Rédacteur de la note de lecture Thierry Salomon (énergéticien, co-fondateur et vice-président de négaWatt)
Résumé Dans son livre, l'historien des énergies Jean-Baptiste Fressoz prend position sur l'évolution actuelle et future de la transition énergétique : pour lui ce concept est une illusion ...
Or la lecture de cet ouvrage montre la légereté de son argumentaire concernant les 25 dernières années.
Analyse critique :
Commentaires et citations La thèse de Jean-Baptiste Fressoz peut se résume ainsi : dans toute l'histoire des énergies celles-ci ont toujours été cumulatives, jamais en substitution l'une remplaçant l'autre. Ainsi le charbon n'a pas remplacé le bois, le pétrole n'a pas remplacé le charbon; etc ... : les consommations se sont toujours additionnées.

Cette analyse est tout fait exacte ... mais jusqu'à la fin du 20ème siècle.

Dans ce livre, on penserait en tant qu'historien Jean-Baptiste Fressoz s'attacherait à décrire et analyser en détail l'histoire énergétique récente, celle des 25 dernières années afin d'en tirer des conclusions et des tendances.

Or son livre est d'une étonnante légèreté sur cette période : il faut attendre le 12ème et dernier chapitre, après 314 pages sur l'histoire de l'énergie du millénaire passé pour avoir enfin ... quelques petites pages minimalistes sur 2005 à 2024 avant son chapitre de conclusion.
Rien sur les travaux et résultats récents sur la sobriété et l'efficacité, rien de sérieux et factuel sur l'essor mondial des renouvelables, rien sur la fantastique baisse des coûts du photovoltaïque et de l'éolien, rien sur la diminution formidable des besoins de chauffage sur les bâtiments à très basse consommmation et passifs. Rien sur l'essor des matériaux biosourcés qui sont pourtant une vraie rupture avec les fossiles, rien sur les aspects sociétaux déjà observables de la transition énergétique en cours tels, dans de nombreux pays, la baisse de la consommation de viande ou l'essor d'une mobilité plus "douce".

Bien sûr, les termes de « transition » comme « durable » ou « sobriété » sont récupérés par les renards du marketing toujours à l’affut d’un bon coup sémantique. Faut-il pour autant balancer la transition avec l’eau du bain ? Non, évidement, car la transition énergétique est réellement à l’œuvre depuis près de deux décennies.
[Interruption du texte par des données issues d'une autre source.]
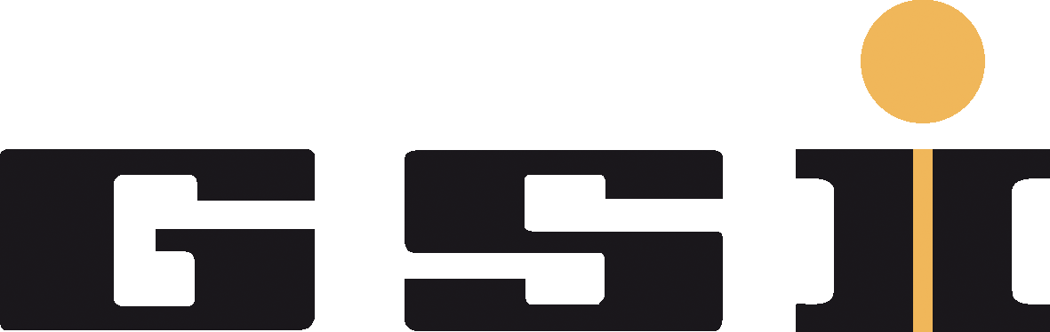 Logo der Gesellschaft für Schwerionenforschung (GSI)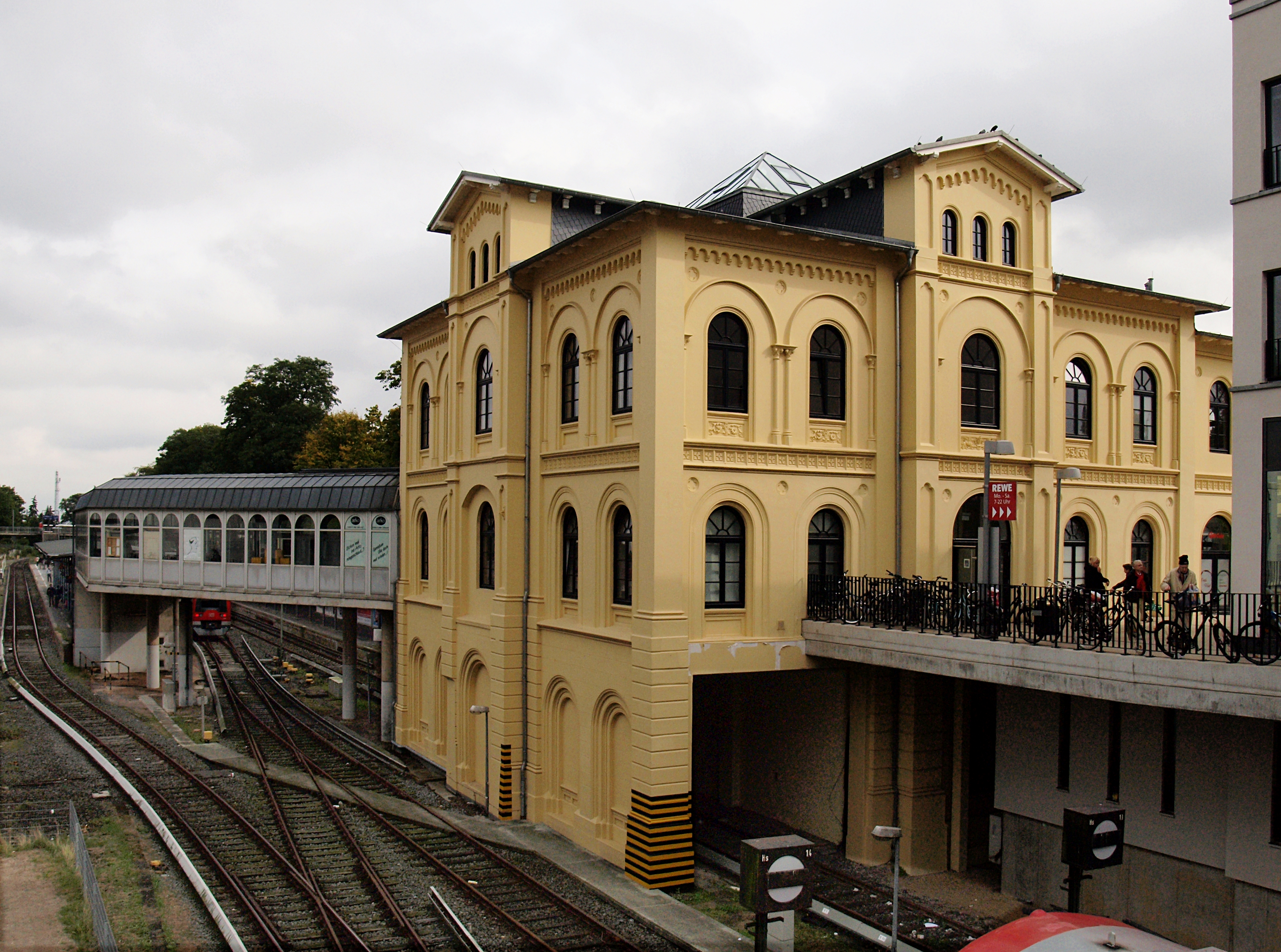 1866 bis 1867 entstandenes BahnhofempfangsgebäudeThis is a photograph of an architectural monument.

Dans toute l’Union Européenne, entre 2007 et 2023 la consommation électrique a baissé de 9 % tandis que la production par les renouvelables électriques a grimpé de 33 %. Et les émissions de CO2 de ce secteur ont été réduites de ... 46 % en 16 ans, les baisses de la consommation et des renouvelables se substituant aux fossiles. Additives les énergies, vraiment ?
Idem en France : l’empreinte carbone qui était de 11,5 tonnes par habitant en 2005 est maintenant à 9.2 tonnes en 2022 (source SDES): une baisse de 20 % alors que le PIB a augmenté de 17 % en euros constants sur la même période : le découplage entre émission et production s’amorce !

Seconde critique, qui porte comme la première sur une étonnante omission : alors qu'il centre tout son livre sur la "transition" Jean-Baptiste Fressoz ne dit pas un mot sur le processus de transition lui-même.
Il est pourtant essentiel d'analyser la façon dont se généralise et se diffuse certaines innovations ou modifications des modes de vie qui sont justement au cœur du processus de transition.
Celui-ci a été remarquablement décrit par des sociologues comme Frank W. Geels et Johan Schot (Eindhoven University of Technology) qui dès 2005 qui montrèrent comment des niches d'innovation ouvrent une perspective de déverrouillage des systèmes de production classiques, ce qui permet un mécanisme de diffusion progressive d'innovations radicales puis leur incorporation et leur "massification normalisée" au sein d'un système régit par des lois, des normes et des conventions.
Très concrètement, c'est ainsi que la construction en paille, l'auto-partage ou une alimentation moins carnée se développent et se diffusent à partir de "niches" et de précurseurs (les "nicheurs") jusqu'à leur banalisation sur une très large échelle : le travail de pionniers se modifie et s'amplifie jusqu'à devenir une norme sociétale ou technologique.
Ainsi les très marginales premières installations photovoltaÏques raccordées en France au réseau dans les années 2000 ont fait germer un processus de transition qui se poursuit et a pu s'amplifier à des échelles très importantes : la puissance installée par ce type d'installation est aujourd'hui deux cent mille fois plus grande qu'à l'origine (de l'ordre de 100 kWc initiaux à 20 GWc fin 2023 !). Et celle envisagée au terme du processus de transition envisagée dans un scénario comme celui de négaWatt sera plus d'un million (!) de fois plus grande que la puissance installée par ses précurseurs (140 GWc de PV du scénario nW en 2050).
C'est cela une transition réussie : pas le grand soir mais une vraie rupture radicale, tranquille et intelligente.
Là-aussi dans "Sans transition", pratiquement aucune information sur la réussite de cette transition.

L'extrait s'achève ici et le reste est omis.